Patients taking levosulpiride should be made aware that at higher doses, somnolence, numbness, and dyskinesia may occur; as a result, patients shouldn't operate machinery or drive a car.

> The patient should be closely watched if it is thought to be necessary for re-treatment with antipsychotics.

> Steer clear of using other neuroleptics concurrently in therapy.

> Patients who have heart disease or who have a history of QT protonation in their family should use caution.

> Steer clear of drinking alcohol while driving.

DRUG INTERSACTIONS:

General:

The risk of cardiac arrhythmias increases when neuroleptics and medications that prolong the QT interval are taken together.

Not to be taken concurrently with medications that disturb electrolytes.

Antacids: 

Levosulpiride's mean oral bioavailability may be decreased by taking it concurrently with therapeutic doses of sucralfate or an antacid containing aluminum and magnesium hydroxide.

Anticholinergics, narcotics, or analgesics may be used to lessen the effect that levosulpiride has on gastrointestinal motility.
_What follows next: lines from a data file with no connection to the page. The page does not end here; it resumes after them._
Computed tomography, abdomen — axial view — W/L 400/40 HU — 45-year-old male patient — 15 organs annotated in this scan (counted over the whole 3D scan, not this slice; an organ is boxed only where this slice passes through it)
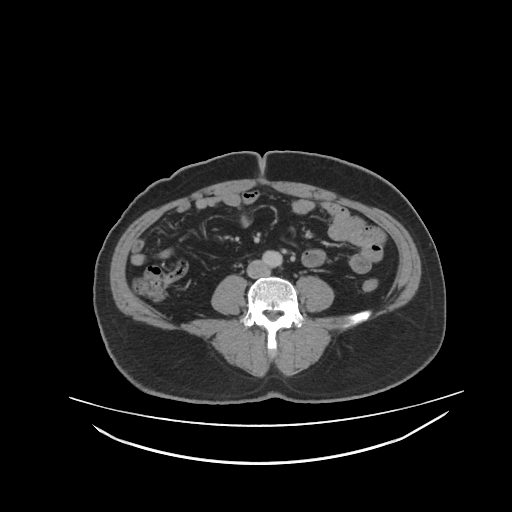

Box edges are left/top/right/bottom in pixels. The annotated organs in this slice are: aorta at left=263, top=250, right=281, bottom=269, inferior vena cava at left=247, top=261, right=269, bottom=278.
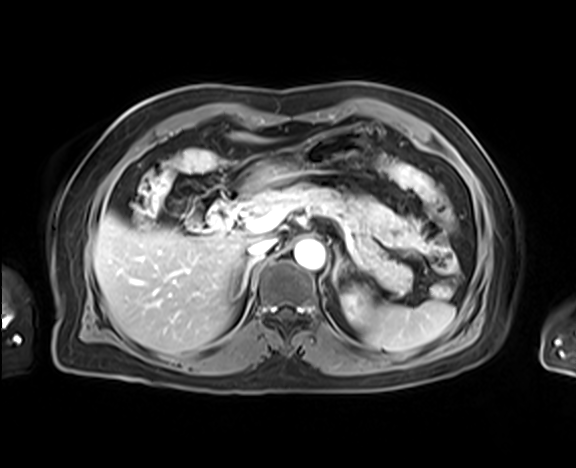

Magnetic resonance imaging, abdomen. axial plane, index 38
Box edges are left/top/right/bottom in pixels.
inferior vena cava: left=247, top=239, right=275, bottom=258
left kidney: left=341, top=288, right=369, bottom=323
right adrenal gland: left=234, top=259, right=255, bottom=298
aorta: left=294, top=239, right=324, bottom=270
duodenum: left=207, top=188, right=246, bottom=233
liver: left=93, top=133, right=278, bottom=354
spleen: left=363, top=300, right=455, bottom=351
left adrenal gland: left=333, top=244, right=345, bottom=287
stomach: left=243, top=142, right=355, bottom=194
pancreas: left=242, top=186, right=412, bottom=293
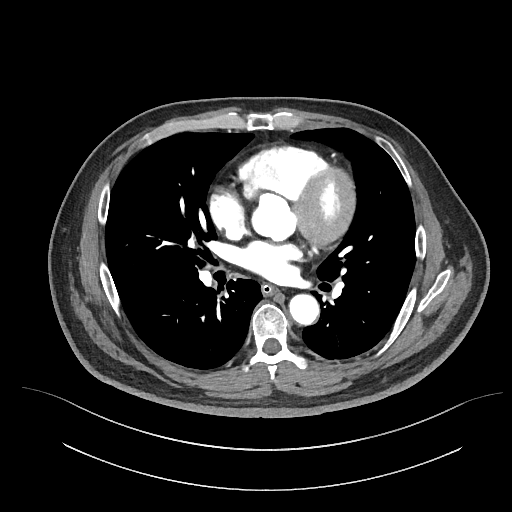
Abdominal CT; this slice is in the lower chest, just above the liver — axial view — soft-tissue window
The heart and lungs are never labeled in this dataset, so they have no box on this slice.
Organ boxes in pixel coordinates; each row gives the top-left (x1, y1) and bottom-right (x2, y2) corners.
| organ | x1 | y1 | x2 | y2 |
|---|---|---|---|---|
| esophagus | 261 | 284 | 277 | 295 |
| aorta | 289 | 293 | 318 | 324 |
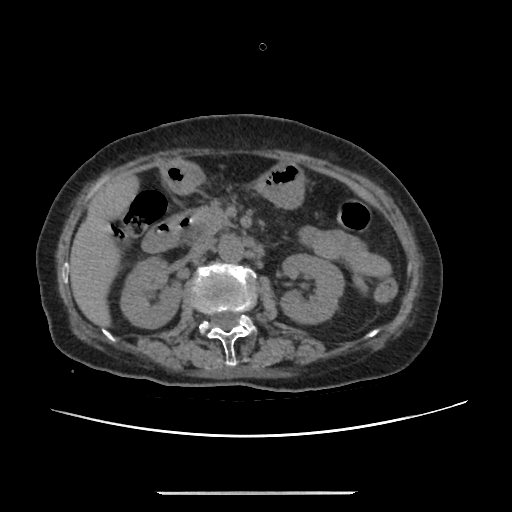 CT, abdomen/pelvis; axial view; soft-tissue window; 512x512 px
Coordinates as <box>x1,y1,x2,y2</box> in pixels. Labeled organs on this slice: right kidney at <box>120,257,183,328</box>, left kidney at <box>280,254,344,324</box>, liver at <box>70,174,140,327</box>, stomach at <box>163,160,306,209</box>, aorta at <box>218,236,244,263</box>, inferior vena cava at <box>188,242,210,260</box>, pancreas at <box>193,198,233,236</box>, duodenum at <box>142,211,207,253</box>.
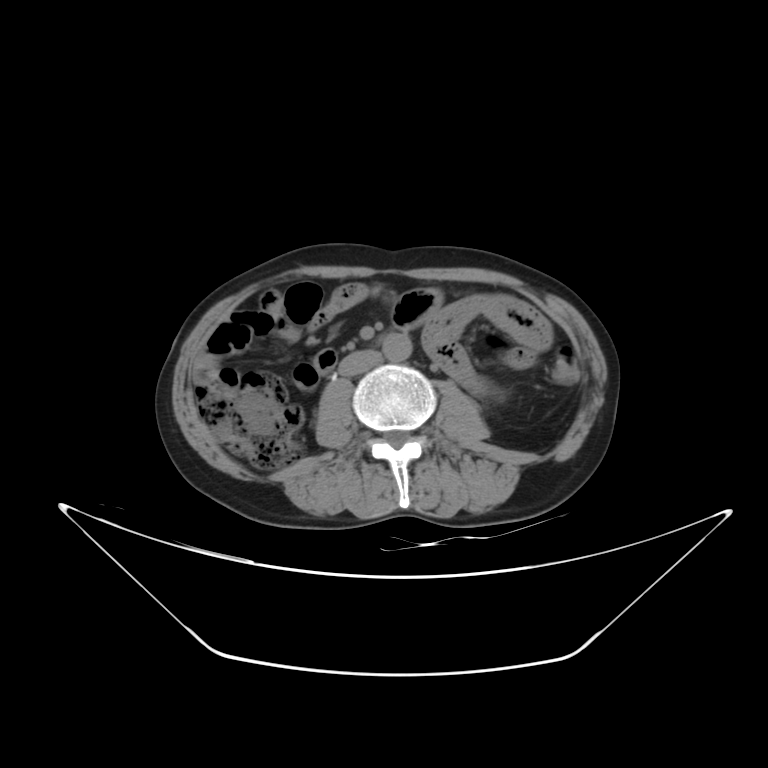 Computed tomography, abdomen; axial view; 52-year-old male patient
{"organs":{"aorta":[382,333,412,361],"inferior vena cava":[338,350,382,376]}}
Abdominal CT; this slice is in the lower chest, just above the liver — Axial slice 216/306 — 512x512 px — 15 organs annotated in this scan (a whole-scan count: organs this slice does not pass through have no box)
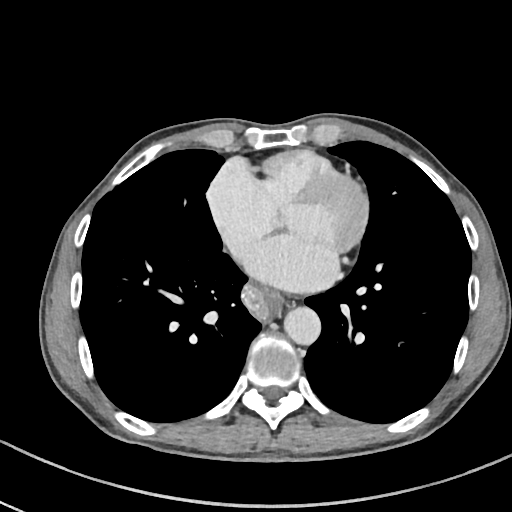
No part of the heart or lungs is labeled in this dataset, so neither has a box here. Boxes: x1:y1:x2:y2 in pixels. Labeled organs on this slice: aorta at 284:306:320:344, esophagus at 244:283:285:318.
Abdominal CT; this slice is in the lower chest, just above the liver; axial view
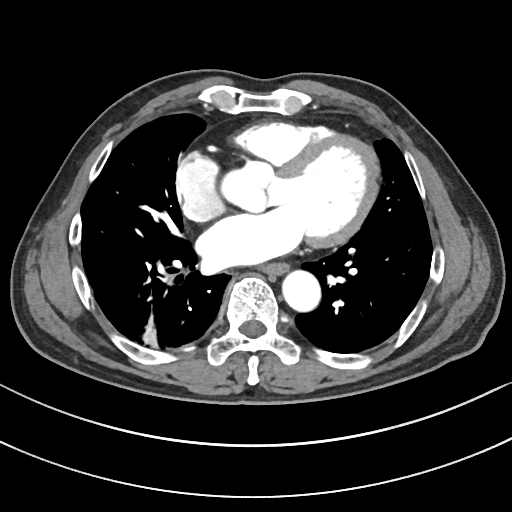

Of the structures in the chest, this dataset labels only the esophagus, the aorta and the inferior vena cava; the heart and lungs have no label.
One row per box, in pixels: columns x1 and y1 give the top-left corner, x2 and y2 the bottom-right.
| organ | x1 | y1 | x2 | y2 |
|---|---|---|---|---|
| esophagus | 264 | 263 | 289 | 275 |
| aorta | 282 | 271 | 320 | 311 |
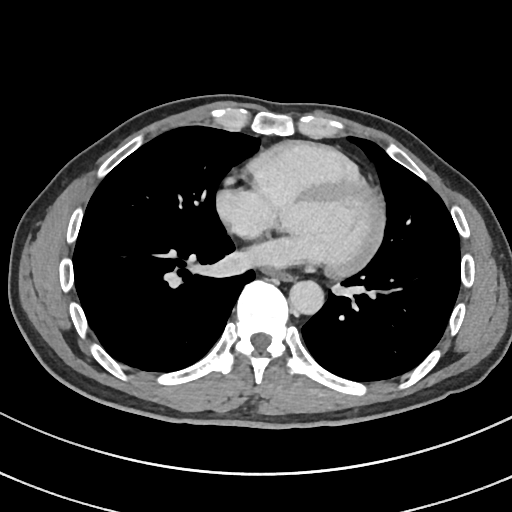

CT of the abdomen reaching into the lower chest, slice just above the liver and spleen · axial view · W/L 400/40 HU · 512x512 px
Of the structures in the chest, this dataset labels only the esophagus, the aorta and the inferior vena cava; the heart and lungs have no label.
Bounding boxes as [x1, y1, x2, y2] in pixel coordinates.
esophagus: [265, 269, 292, 280]
aorta: [289, 280, 323, 314]

Psychopharmacological Agents:

The physician must exercise extra caution and vigilance when using one psychopharmacological agent concurrently with another in order to prevent any unanticipated side effects or drug interactions.

OVERDOSAGE:

Extrapyramidal or sleep disturbances have never been reported in internal medicine, but they may eventually happen at very high doses. In this situation, it will be sufficient to stop the therapy or reduce the doses as determined by the doctor.